COLLECTED MATERIAL Block Start
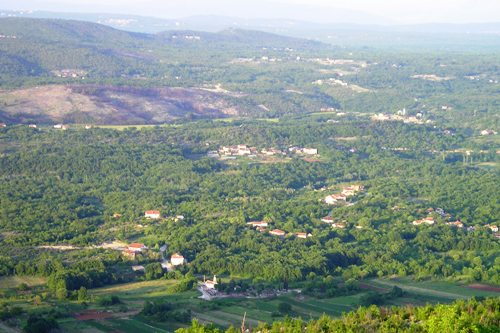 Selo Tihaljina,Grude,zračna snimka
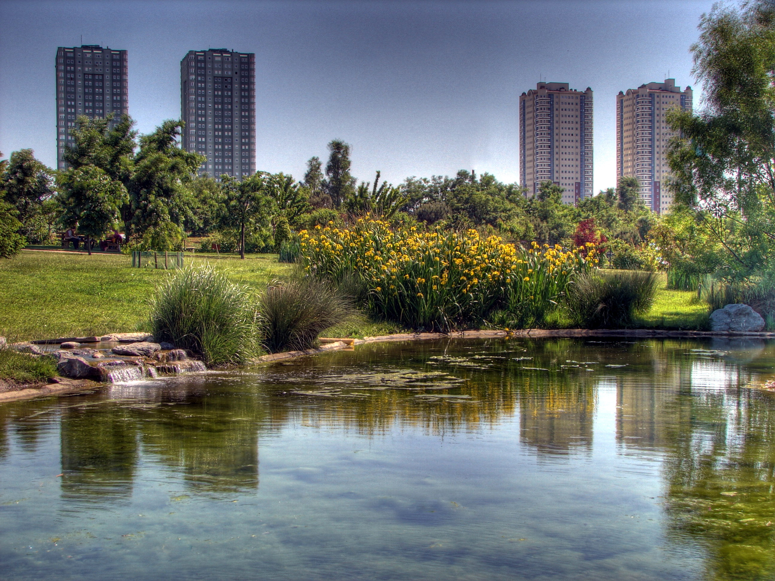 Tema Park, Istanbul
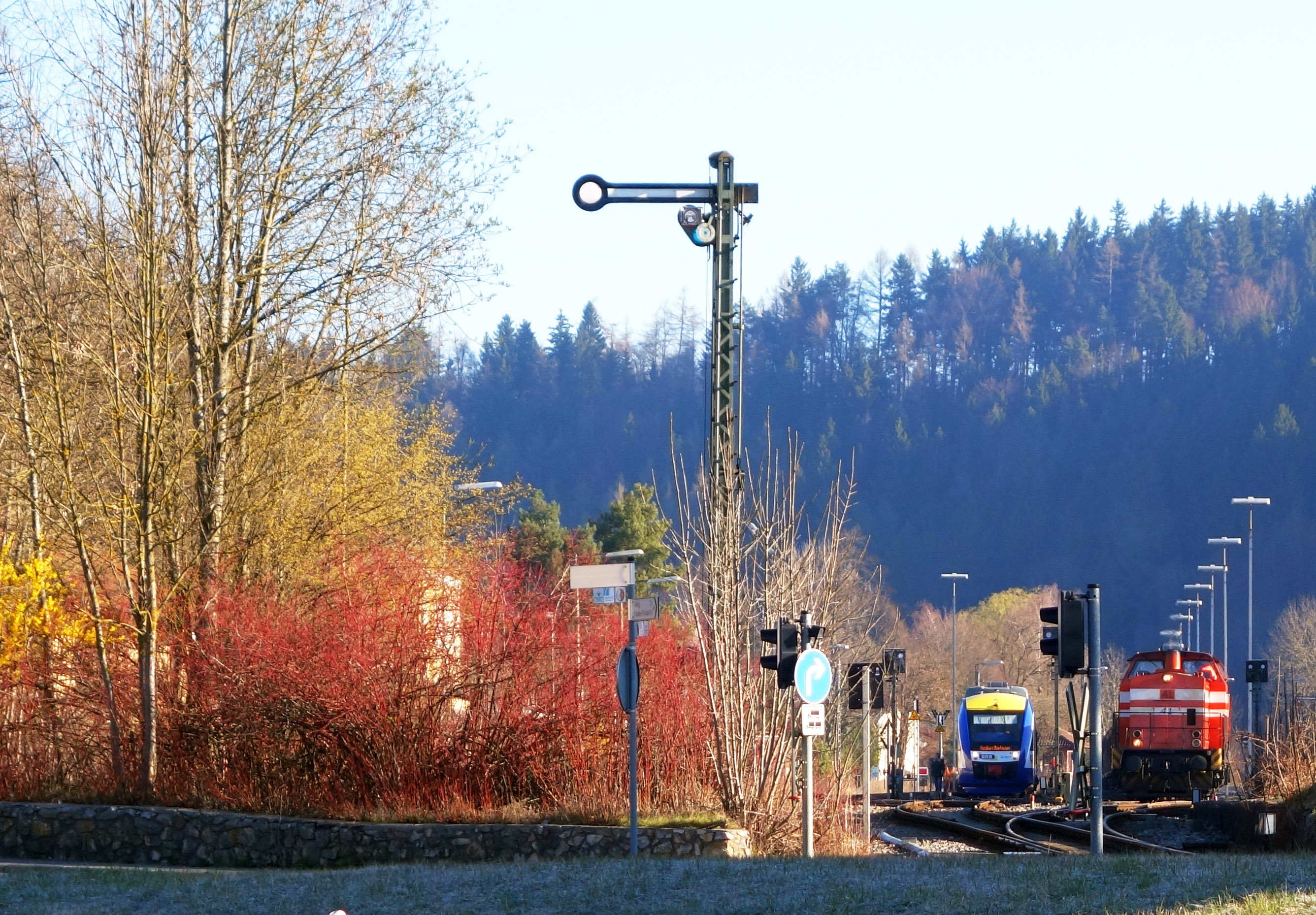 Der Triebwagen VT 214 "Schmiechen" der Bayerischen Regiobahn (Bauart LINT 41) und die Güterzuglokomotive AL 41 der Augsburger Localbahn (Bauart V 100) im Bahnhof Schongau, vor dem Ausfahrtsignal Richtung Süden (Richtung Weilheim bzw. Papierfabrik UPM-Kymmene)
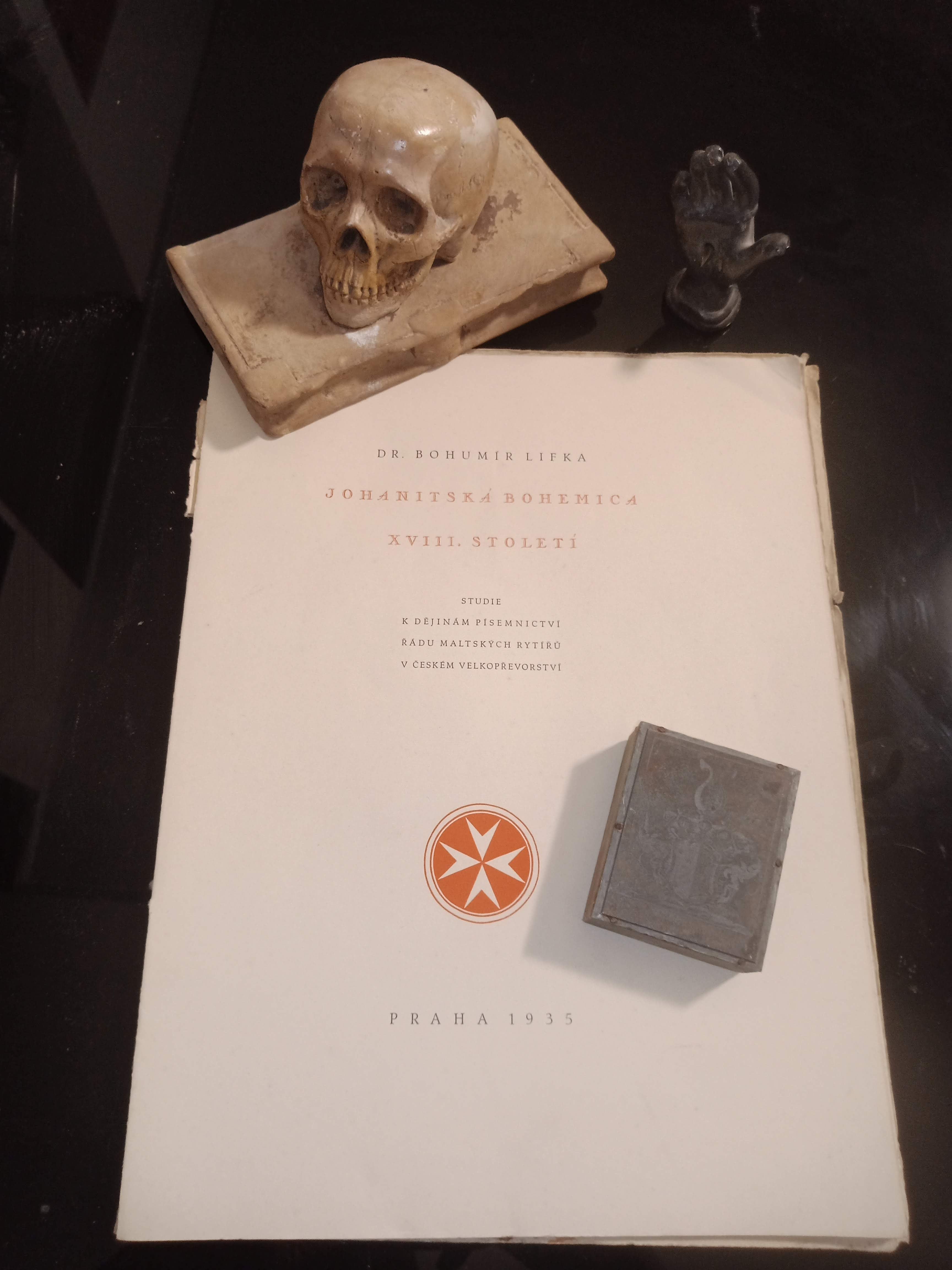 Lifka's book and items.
COLLECTED MATERIAL Block End
Write out the lines of the material from the one containing "Tema Park, Istanbul" through the last, exactly and only those. Leave every picture out.

**COMPLETED EXERCISE**.
 Tema Park, Istanbul
 Der Triebwagen VT 214 "Schmiechen" der Bayerischen Regiobahn (Bauart LINT 41) und die Güterzuglokomotive AL 41 der Augsburger Localbahn (Bauart V 100) im Bahnhof Schongau, vor dem Ausfahrtsignal Richtung Süden (Richtung Weilheim bzw. Papierfabrik UPM-Kymmene)
 Lifka's book and items.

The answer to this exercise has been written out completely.